Шрифт:
Но если все это правда, то почему Ольга Александровна посылала письма фрау Чайковской, рассчитанные на очень близких людей подарки, включая семейный альбом с фотографиями? Все это, как считают сторонники претендентки, является доказательством того, что Ольга, конечно же, узнала в ней Анастасию и лишь позже изменила свое решение. Ее прощальное письмо, посланное ею Зале, исключает любую полемику. Позднее Ольга Александровна так оправдывала свои действия: «Я знаю, что мне совсем не нужно было так поступать, но я сделала это из жалости. Вы не можете себе представить, какое жалкое впечатление производила эта женщина» {70}. Если великая княгиня и могла совершать опрометчивые поступки, посылая письма и подарки, она почти наверняка делала это так, как она и говорила – руководствуясь чувством сострадания, а не в силу того, что признала в претендентке свою племянницу. Разумеется, что ни в одном из писем она ни разу не обратилась к претендентке «Анастасия» и не показала, что она тем самым признает существование каких-либо родственных отношений с ней. Точно так же она не подписала ни одно из своих писем как «тетя Ольга». В своей переписке с фрау Чайковской, которая велась на русском языке, она использовала формальное обращение «на Вы», а не «на ты», используемое в общении с близким человеком {71}.

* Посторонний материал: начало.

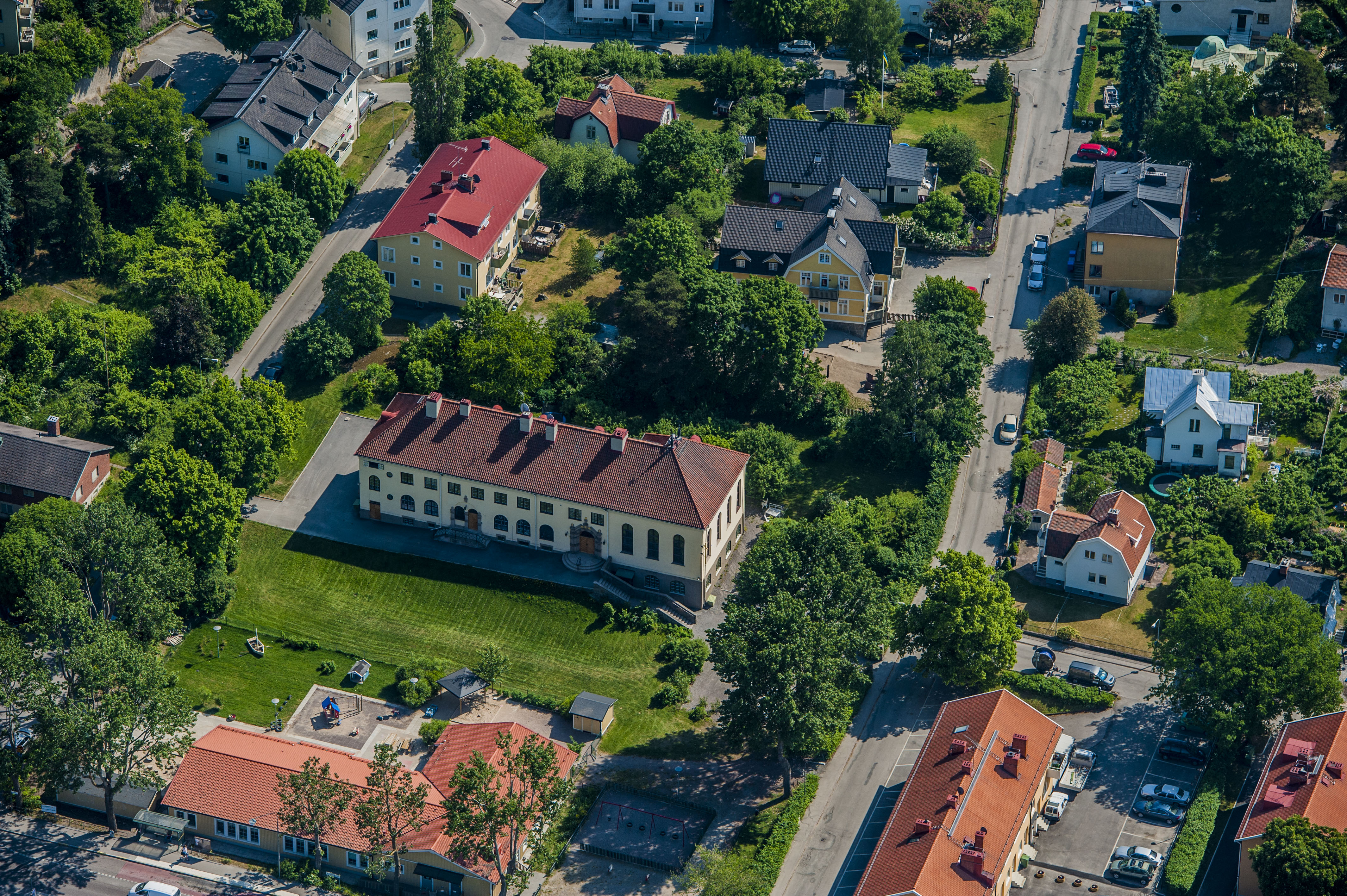 Mariehäll ka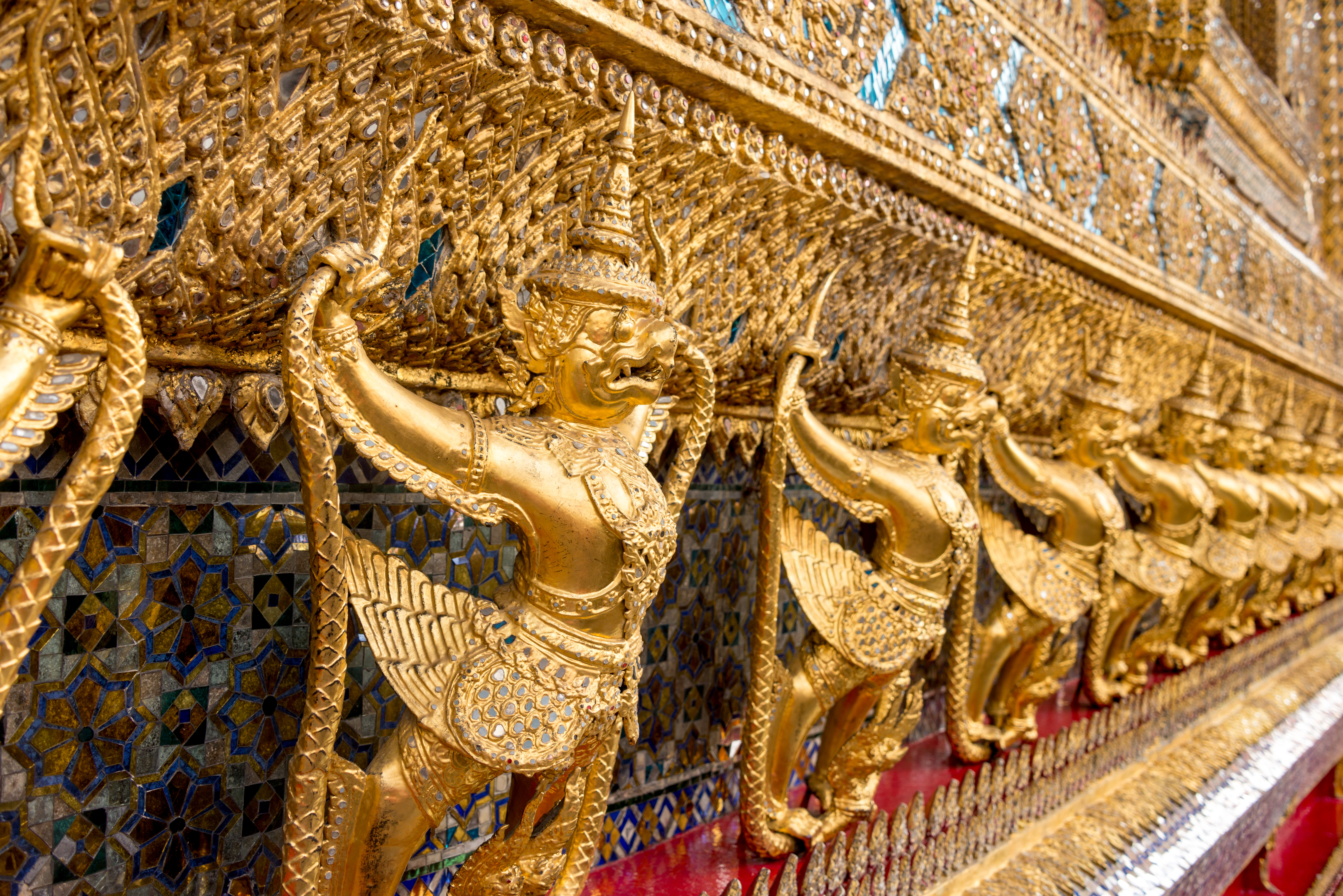 Garudas at Wat Phra Kaew, Bangkok

Однако эти письма могли быть тайной программой действий. Перед тем как сделать любое публичное заявление, Ольга Александровна дожидалась сведений от Жильяра, который изучал наиболее запутанные аспекты этого дела. Ею открыто признавалось, что существует «множество важных деталей», которые, похоже, известны претендентке, и данное обстоятельство требует разъяснения, однако она просила Жильяра продолжать расследование в Берлине, ища ответы на вопросы в эмигрантских кругах, в которых вращалась фрау Чайковская {72}. До того как будет получено разъяснение, Ольга могла надеяться, что явно дружественные жесты с ее стороны обеспечат молчание Чайковской и тех, кто поддерживал ее, поскольку существовало постоянное опасение, что Ратлеф-Кальман выступит в печати с собственным изложением событий {73}. Зале со своей стороны в официальном меморандуме сообщил об истинном положении дел (хотя он и утверждал, что книга Ратлеф-Кальман правдива): Ольга Александровна, пояснил он, не могла дать определенный ответ на вопрос о личности претендентки непосредственно в ходе своего визита в клинику, но, получив больше сведений из Берлина и данные расследования, проводимого Жильяром, она смогла прийти к заключению, что невозможно, чтобы эта женщина была ее племянницей {74}.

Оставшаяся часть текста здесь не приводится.